I have been trying to implement the softmax version of the triplet loss in Caffe described in
Hoffer and Ailon, Deep Metric Learning Using Triplet Network, ICLR 2015.
Implementing the L2 norm using existing layers of caffe can save you all the hustle.
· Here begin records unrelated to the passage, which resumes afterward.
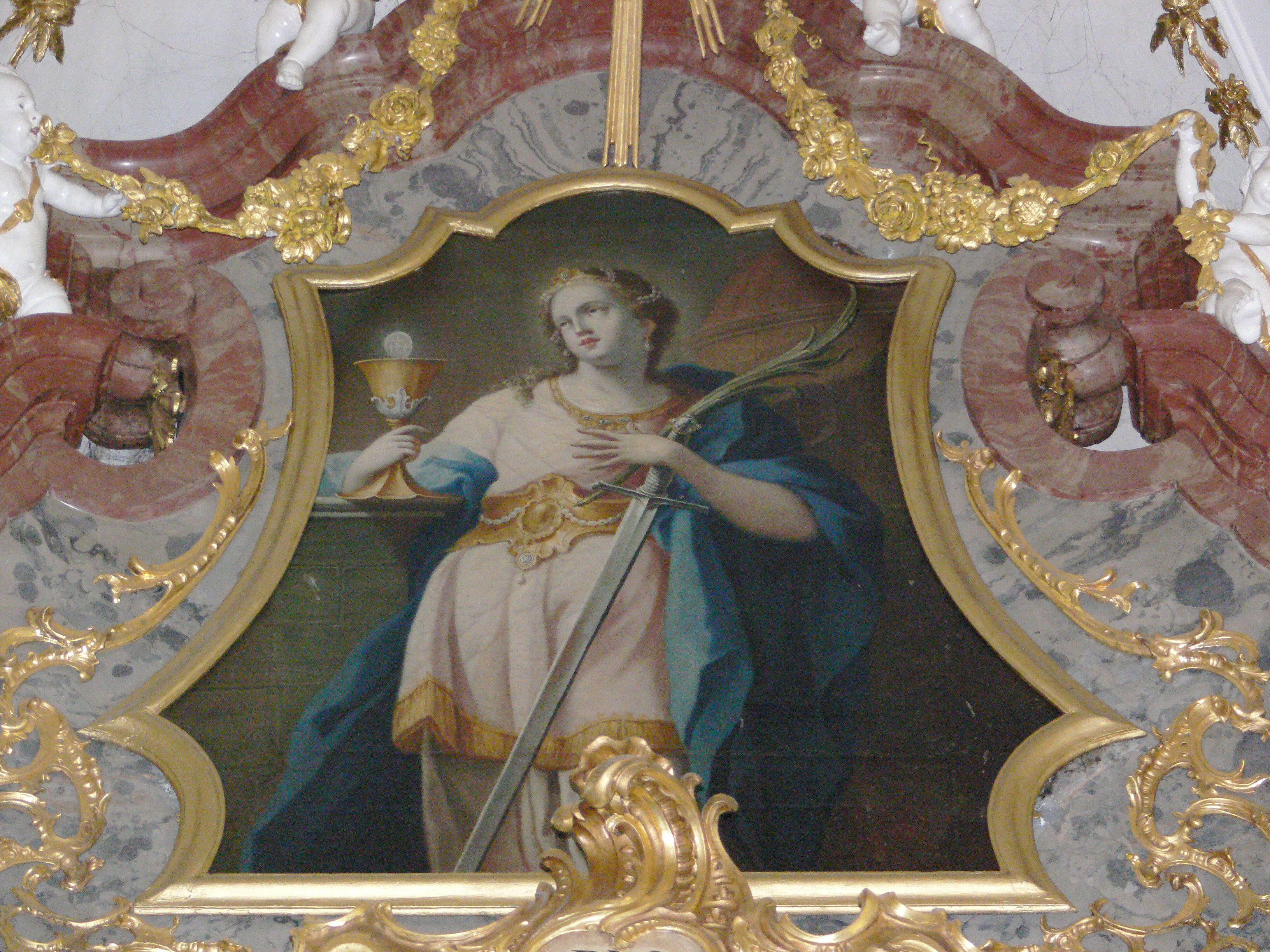 Pfarrkirche St. Ulrich, St. Ulrich im Schwarzwald, Gemeinde Bollschweil Hochaltar (Schreiner: Fr. Moosbrugger aus Bregenz, Fassmaler: A. Kummer aus Wurzach), 1748-1750; Auszug: Hl. Barbara von Benedikt Gams, 1751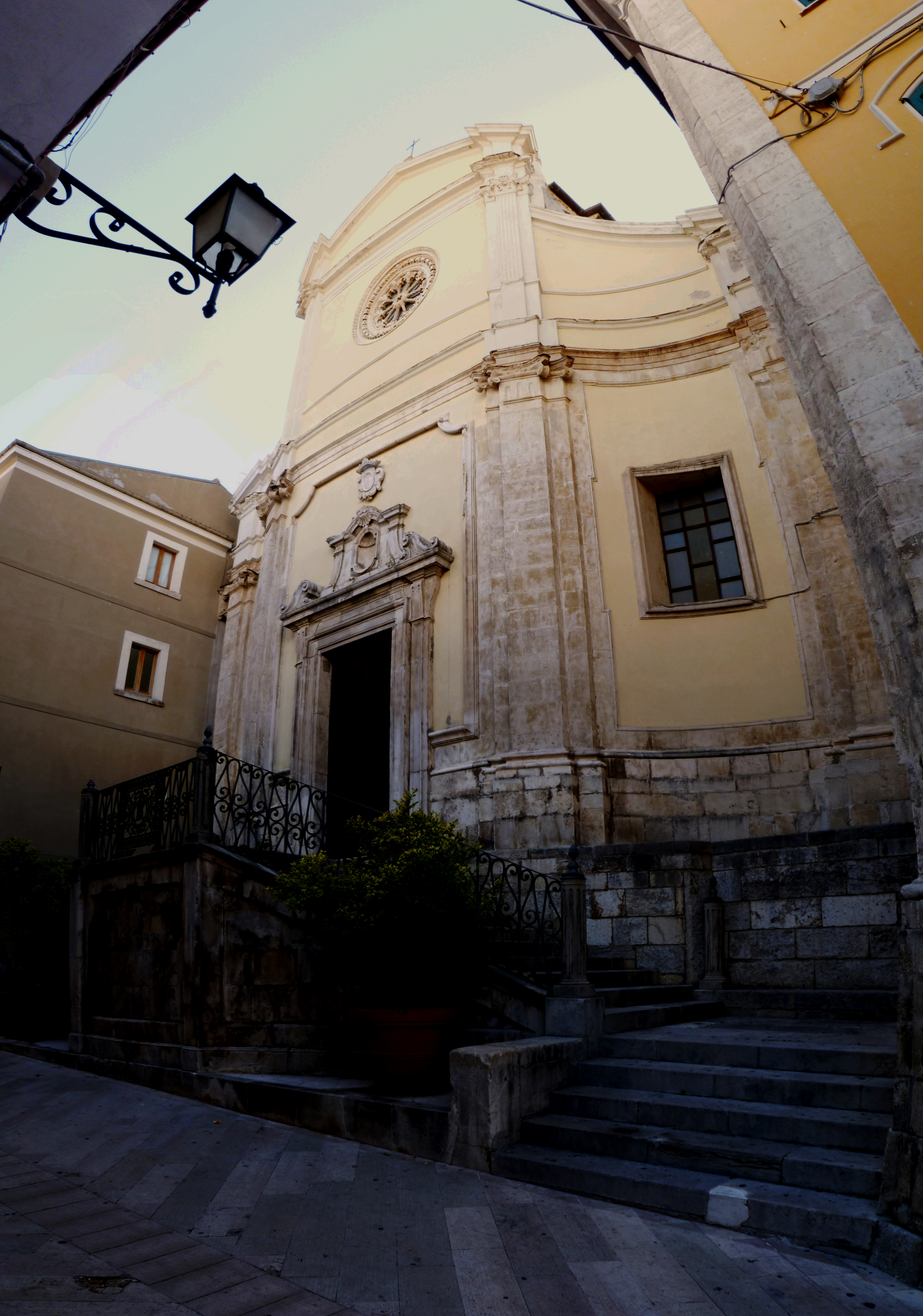 Chiesa della Madonna del Rosario, Palena, Chieti.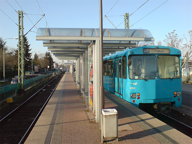 U-Bahnstation Hausen, Frankfurt am Main, U7 Richtung Enkheim, im Hintergrund: Buslinie 72 Richtung Roedelheim Bahnhof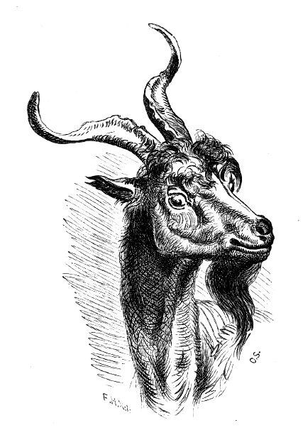 Illustration for the Norwegian fairy tale "De tre bukkerne Bruse" in Norske folke- og huldre-eventyr from 1879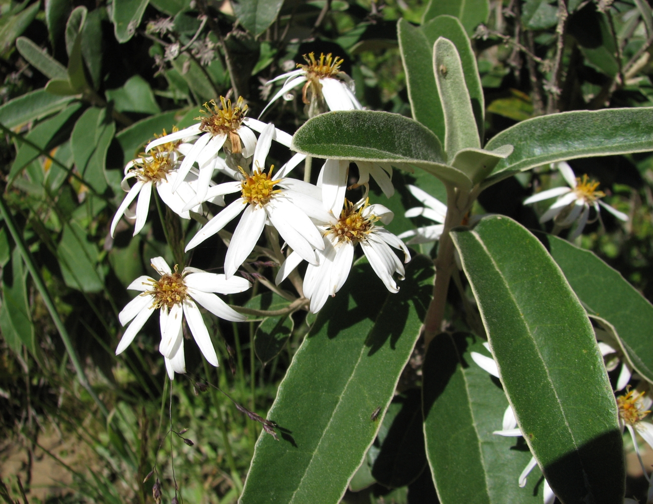 Olearia megalophylla, Licola-Jamieson Road, Victoria, Australia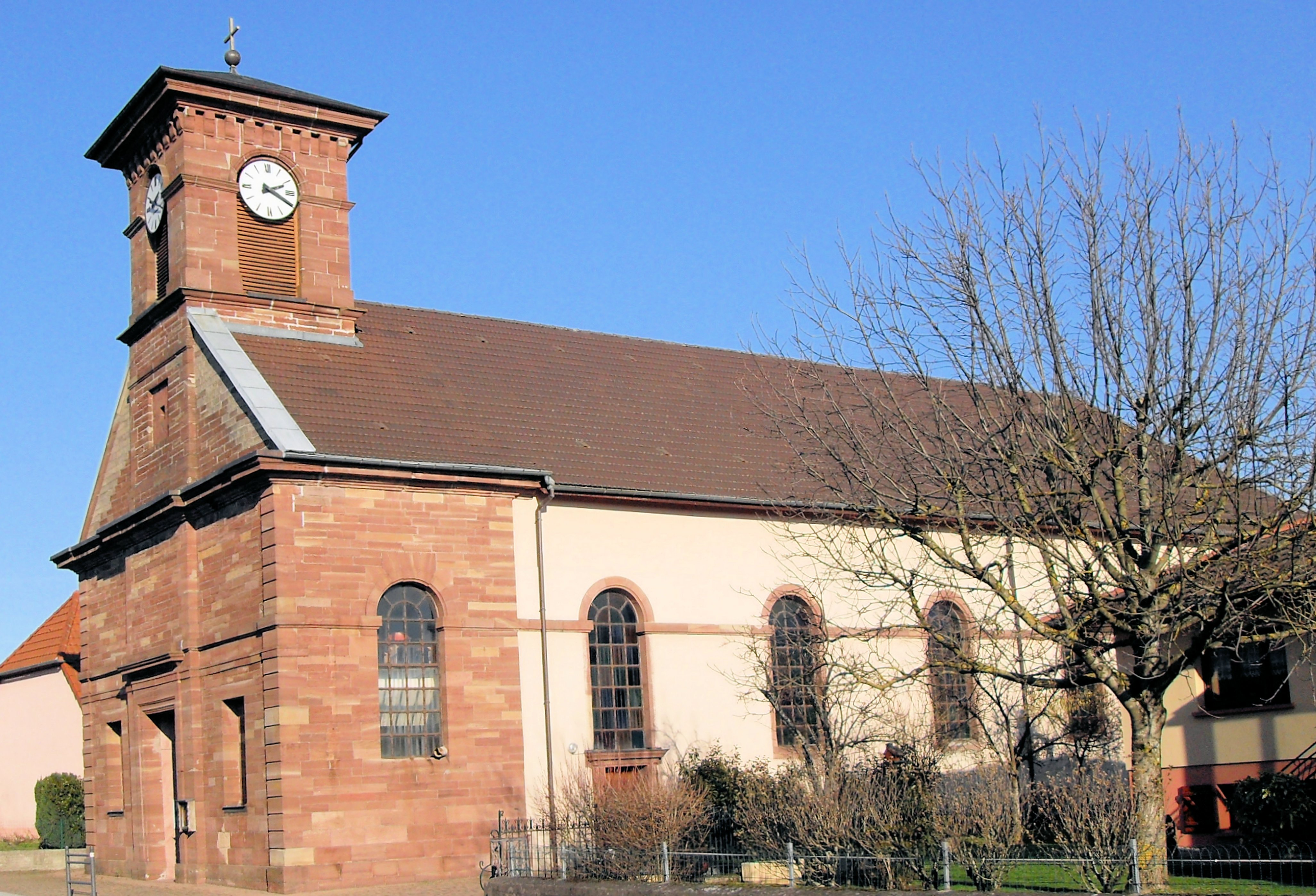 L'église Sainte-Suzanne à Bessoncourt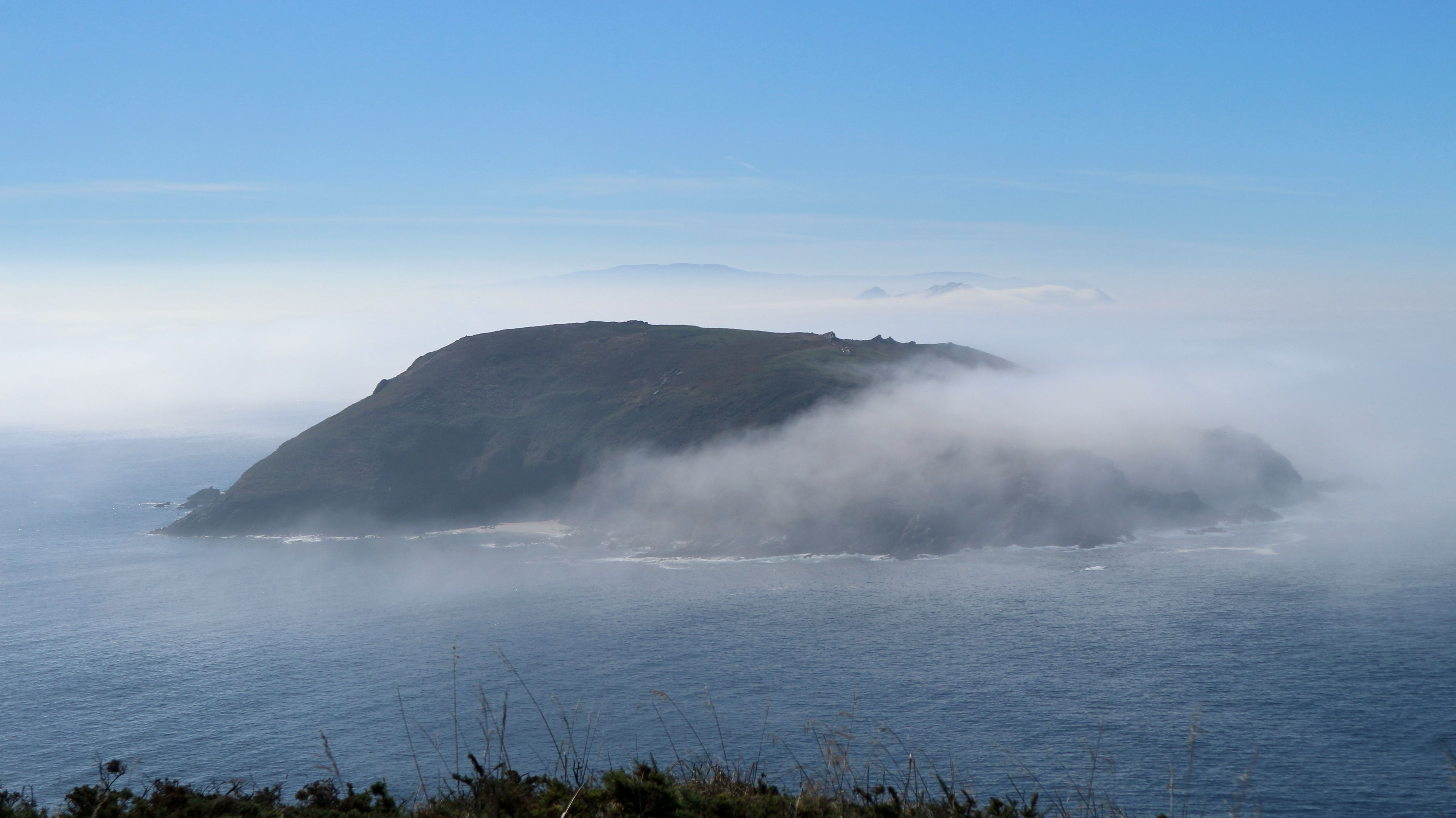 Illa de Onza vista desde o monte da Espaduada e Fedorentos. A Illa de Ons, Ons, Bueu - Parque Nacional das Illas Atlánticas de Galicia.

Here's one way to compute ||x1-x2||_2
in caffe for "bottom"s x1
and x2
(assuming x1
and x2
are B
-by-C
blobs, computing B
norms for C
dimensional diffs)
layer {
name: "x1-x2"
type: "Eltwise"
bottom: "x1"
bottom: "x1"
top: "x1-x2"
eltwise_param {
operation: SUM
coeff: 1 coeff: -1
}
}
layer {
name: "sqr_norm"
type: "Reduction"
bottom: "x1-x2"
top: "sqr_norm"
reduction_param { operation: SUMSQ axis: 1 }
}
layer {
name: "sqrt"
type: "Power"
bottom: "sqr_norm"
top: "sqrt"
power_param { power: 0.5 }
}
For the triplet loss defined in the paper, you need to compute L2 norm for x-x+
and for x-x-
, concat these two blobs and feed the concat blob to a "Softmax"
layer.
No need for dirty gradient computations.